Let's solve each of these limit problems step by step.
---
1) Evaluate $\lim_{x \to 2} \frac{x^2 + 5x + 6}{x + 2}$
Step 1: Try direct substitution.
Plug in $x = 2$:
$$
\frac{(2)^2 + 5(2) + 6}{2 + 2} = \frac{4 + 10 + 6}{4} = \frac{20}{4} = 5
$$
✔ The function is defined at $x = 2$, so the limit exists and equals the value of the function.
Answer: $\boxed{5}$
---
2) Evaluate $\lim_{x \to 2} \frac{x^3 - 8}{x - 2}$
Step 1: Notice that $x^3 - 8$ is a difference of cubes:
$$
x^3 - 8 = (x - 2)(x^2 + 2x + 4)
$$
So we can factor:
$$
\frac{x^3 - 8}{x - 2} = \frac{(x - 2)(x^2 + 2x + 4)}{x - 2}
$$
For $x \ne 2$, we can cancel $x - 2$:
$$
= x^2 + 2x + 4
$$
Now take the limit as $x \to 2$:
$$
\lim_{x \to 2} (x^2 + 2x + 4) = (2)^2 + 2(2) + 4 = 4 + 4 + 4 = 12
$$
Answer: $\boxed{12}$
---
3) Evaluate $\lim_{x \to \infty} \frac{x^2 + 1}{1 + 2x^3}$
Step 1: This is an infinite limit. Compare degrees of numerator and denominator.
- Numerator: degree 2
- Denominator: degree 3
Since the degree of the denominator is higher, the limit will go to 0.

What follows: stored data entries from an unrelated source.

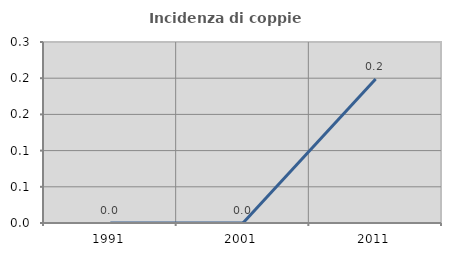
| Category | Incidenza di coppie miste |
|---|---|
| 1991.0 | 0 |
| 2001.0 | 0 |
| 2011.0 | 0.199 |
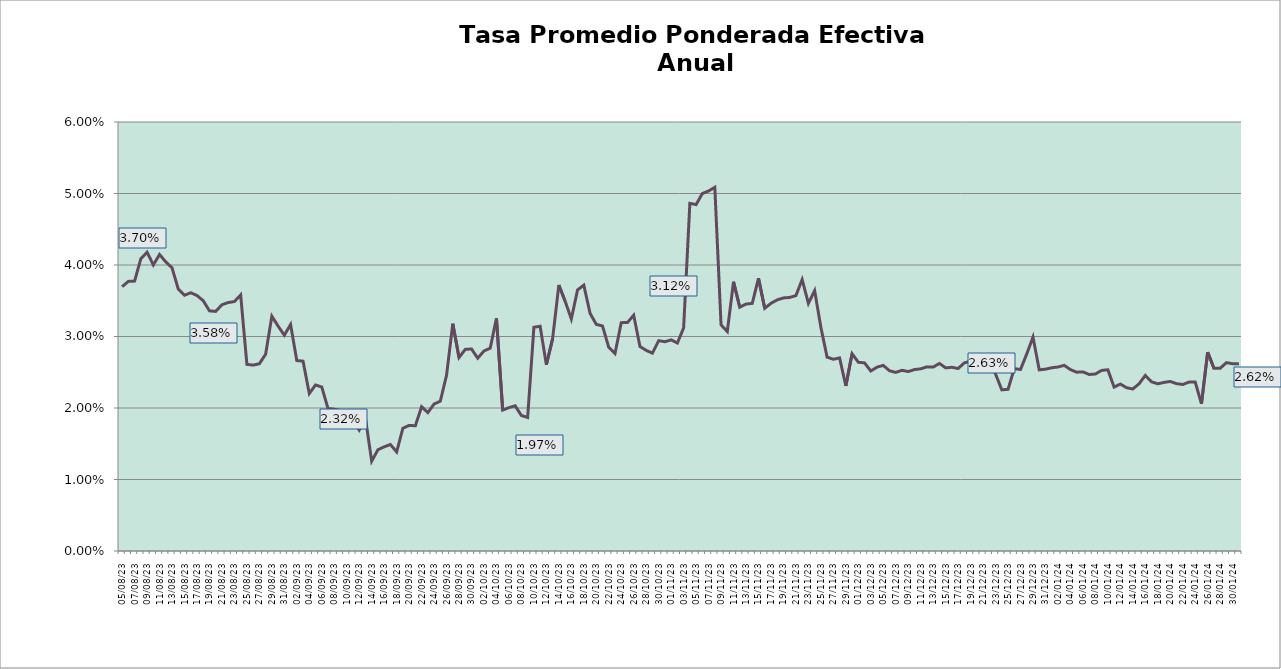
| Category | TEA |
|---|---|
| 2023-08-05 | 0.037 |
| 2023-08-06 | 0.038 |
| 2023-08-07 | 0.038 |
| 2023-08-08 | 0.041 |
| 2023-08-09 | 0.042 |
| 2023-08-10 | 0.04 |
| 2023-08-11 | 0.041 |
| 2023-08-12 | 0.04 |
| 2023-08-13 | 0.04 |
| 2023-08-14 | 0.037 |
| 2023-08-15 | 0.036 |
| 2023-08-16 | 0.036 |
| 2023-08-17 | 0.036 |
| 2023-08-18 | 0.035 |
| 2023-08-19 | 0.034 |
| 2023-08-20 | 0.034 |
| 2023-08-21 | 0.034 |
| 2023-08-22 | 0.035 |
| 2023-08-23 | 0.035 |
| 2023-08-24 | 0.036 |
| 2023-08-25 | 0.026 |
| 2023-08-26 | 0.026 |
| 2023-08-27 | 0.026 |
| 2023-08-28 | 0.028 |
| 2023-08-29 | 0.033 |
| 2023-08-30 | 0.031 |
| 2023-08-31 | 0.03 |
| 2023-09-01 | 0.032 |
| 2023-09-02 | 0.027 |
| 2023-09-03 | 0.027 |
| 2023-09-04 | 0.022 |
| 2023-09-05 | 0.023 |
| 2023-09-06 | 0.023 |
| 2023-09-07 | 0.02 |
| 2023-09-08 | 0.02 |
| 2023-09-09 | 0.02 |
| 2023-09-10 | 0.018 |
| 2023-09-11 | 0.018 |
| 2023-09-12 | 0.017 |
| 2023-09-13 | 0.019 |
| 2023-09-14 | 0.013 |
| 2023-09-15 | 0.014 |
| 2023-09-16 | 0.015 |
| 2023-09-17 | 0.015 |
| 2023-09-18 | 0.014 |
| 2023-09-19 | 0.017 |
| 2023-09-20 | 0.018 |
| 2023-09-21 | 0.018 |
| 2023-09-22 | 0.02 |
| 2023-09-23 | 0.019 |
| 2023-09-24 | 0.021 |
| 2023-09-25 | 0.021 |
| 2023-09-26 | 0.025 |
| 2023-09-27 | 0.032 |
| 2023-09-28 | 0.027 |
| 2023-09-29 | 0.028 |
| 2023-09-30 | 0.028 |
| 2023-10-01 | 0.027 |
| 2023-10-02 | 0.028 |
| 2023-10-03 | 0.028 |
| 2023-10-04 | 0.033 |
| 2023-10-05 | 0.02 |
| 2023-10-06 | 0.02 |
| 2023-10-07 | 0.02 |
| 2023-10-08 | 0.019 |
| 2023-10-09 | 0.019 |
| 2023-10-10 | 0.031 |
| 2023-10-11 | 0.031 |
| 2023-10-12 | 0.026 |
| 2023-10-13 | 0.03 |
| 2023-10-14 | 0.037 |
| 2023-10-15 | 0.035 |
| 2023-10-16 | 0.032 |
| 2023-10-17 | 0.037 |
| 2023-10-18 | 0.037 |
| 2023-10-19 | 0.033 |
| 2023-10-20 | 0.032 |
| 2023-10-21 | 0.031 |
| 2023-10-22 | 0.028 |
| 2023-10-23 | 0.028 |
| 2023-10-24 | 0.032 |
| 2023-10-25 | 0.032 |
| 2023-10-26 | 0.033 |
| 2023-10-27 | 0.029 |
| 2023-10-28 | 0.028 |
| 2023-10-29 | 0.028 |
| 2023-10-30 | 0.029 |
| 2023-10-31 | 0.029 |
| 2023-11-01 | 0.03 |
| 2023-11-02 | 0.029 |
| 2023-11-03 | 0.031 |
| 2023-11-04 | 0.049 |
| 2023-11-05 | 0.048 |
| 2023-11-06 | 0.05 |
| 2023-11-07 | 0.05 |
| 2023-11-08 | 0.051 |
| 2023-11-09 | 0.032 |
| 2023-11-10 | 0.031 |
| 2023-11-11 | 0.038 |
| 2023-11-12 | 0.034 |
| 2023-11-13 | 0.035 |
| 2023-11-14 | 0.035 |
| 2023-11-15 | 0.038 |
| 2023-11-16 | 0.034 |
| 2023-11-17 | 0.035 |
| 2023-11-18 | 0.035 |
| 2023-11-19 | 0.035 |
| 2023-11-20 | 0.035 |
| 2023-11-21 | 0.036 |
| 2023-11-22 | 0.038 |
| 2023-11-23 | 0.035 |
| 2023-11-24 | 0.036 |
| 2023-11-25 | 0.031 |
| 2023-11-26 | 0.027 |
| 2023-11-27 | 0.027 |
| 2023-11-28 | 0.027 |
| 2023-11-29 | 0.023 |
| 2023-11-30 | 0.028 |
| 2023-12-01 | 0.026 |
| 2023-12-02 | 0.026 |
| 2023-12-03 | 0.025 |
| 2023-12-04 | 0.026 |
| 2023-12-05 | 0.026 |
| 2023-12-06 | 0.025 |
| 2023-12-07 | 0.025 |
| 2023-12-08 | 0.025 |
| 2023-12-09 | 0.025 |
| 2023-12-10 | 0.025 |
| 2023-12-11 | 0.025 |
| 2023-12-12 | 0.026 |
| 2023-12-13 | 0.026 |
| 2023-12-14 | 0.026 |
| 2023-12-15 | 0.026 |
| 2023-12-16 | 0.026 |
| 2023-12-17 | 0.026 |
| 2023-12-18 | 0.026 |
| 2023-12-19 | 0.027 |
| 2023-12-20 | 0.027 |
| 2023-12-21 | 0.026 |
| 2023-12-22 | 0.026 |
| 2023-12-23 | 0.025 |
| 2023-12-24 | 0.023 |
| 2023-12-25 | 0.023 |
| 2023-12-26 | 0.026 |
| 2023-12-27 | 0.025 |
| 2023-12-28 | 0.028 |
| 2023-12-29 | 0.03 |
| 2023-12-30 | 0.025 |
| 2023-12-31 | 0.025 |
| 2024-01-01 | 0.026 |
| 2024-01-02 | 0.026 |
| 2024-01-03 | 0.026 |
| 2024-01-04 | 0.025 |
| 2024-01-05 | 0.025 |
| 2024-01-06 | 0.025 |
| 2024-01-07 | 0.025 |
| 2024-01-08 | 0.025 |
| 2024-01-09 | 0.025 |
| 2024-01-10 | 0.025 |
| 2024-01-11 | 0.023 |
| 2024-01-12 | 0.023 |
| 2024-01-13 | 0.023 |
| 2024-01-14 | 0.023 |
| 2024-01-15 | 0.023 |
| 2024-01-16 | 0.025 |
| 2024-01-17 | 0.024 |
| 2024-01-18 | 0.023 |
| 2024-01-19 | 0.024 |
| 2024-01-20 | 0.024 |
| 2024-01-21 | 0.023 |
| 2024-01-22 | 0.023 |
| 2024-01-23 | 0.024 |
| 2024-01-24 | 0.024 |
| 2024-01-25 | 0.021 |
| 2024-01-26 | 0.028 |
| 2024-01-27 | 0.026 |
| 2024-01-28 | 0.026 |
| 2024-01-29 | 0.026 |
| 2024-01-30 | 0.026 |
| 2024-01-31 | 0.026 |
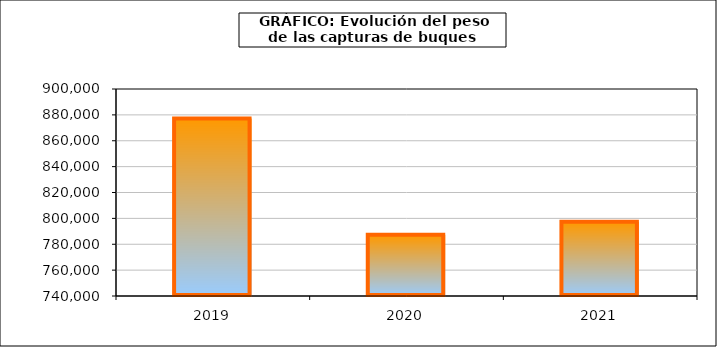
| Category | Series1 |
|---|---|
| 2019.0 | 877211.749 |
| 2020.0 | 787257.944 |
| 2021.0 | 797341.83 |
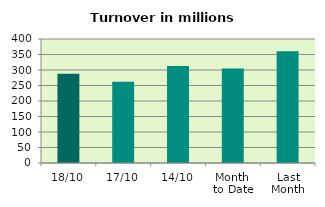
| Category | Series 0 |
|---|---|
| 18/10 | 287.558 |
| 17/10 | 262.402 |
| 14/10 | 313.05 |
| Month 
to Date | 304.823 |
| Last
Month | 360.198 |

But let’s confirm by dividing numerator and denominator by the highest power of $x$ in the denominator, which is $x^3$:
$$
\frac{x^2 + 1}{1 + 2x^3} = \frac{\frac{x^2}{x^3} + \frac{1}{x^3}}{\frac{1}{x^3} + \frac{2x^3}{x^3}} = \frac{\frac{1}{x} + \frac{1}{x^3}}{\frac{1}{x^3} + 2}
$$
As $x \to \infty$, all terms with $x$ in the denominator go to 0:
$$
\frac{0 + 0}{0 + 2} = \frac{0}{2} = 0
$$
Answer: $\boxed{0}$
---
4) Evaluate $\lim_{x \to \infty} \frac{4x^2 - 3x}{5x^2 - 2}$
Step 1: Both numerator and denominator are degree 2 polynomials.
When degrees are equal, the limit is the ratio of leading coefficients.
Leading term in numerator: $4x^2$
Leading term in denominator: $5x^2$
So:
$$
\lim_{x \to \infty} \frac{4x^2 - 3x}{5x^2 - 2} = \frac{4}{5}
$$
To verify, divide numerator and denominator by $x^2$:
$$
\frac{4 - \frac{3}{x}}{5 - \frac{2}{x^2}} \to \frac{4 - 0}{5 - 0} = \frac{4}{5}
$$
Answer: $\boxed{\frac{4}{5}}$
---
✔ Final Answers:
1) $\boxed{5}$
2) $\boxed{12}$
3) $\boxed{0}$
4) $\boxed{\frac{4}{5}}$
Parent Tip: Review the logic above to help your child master the concept of calculus limits worksheet.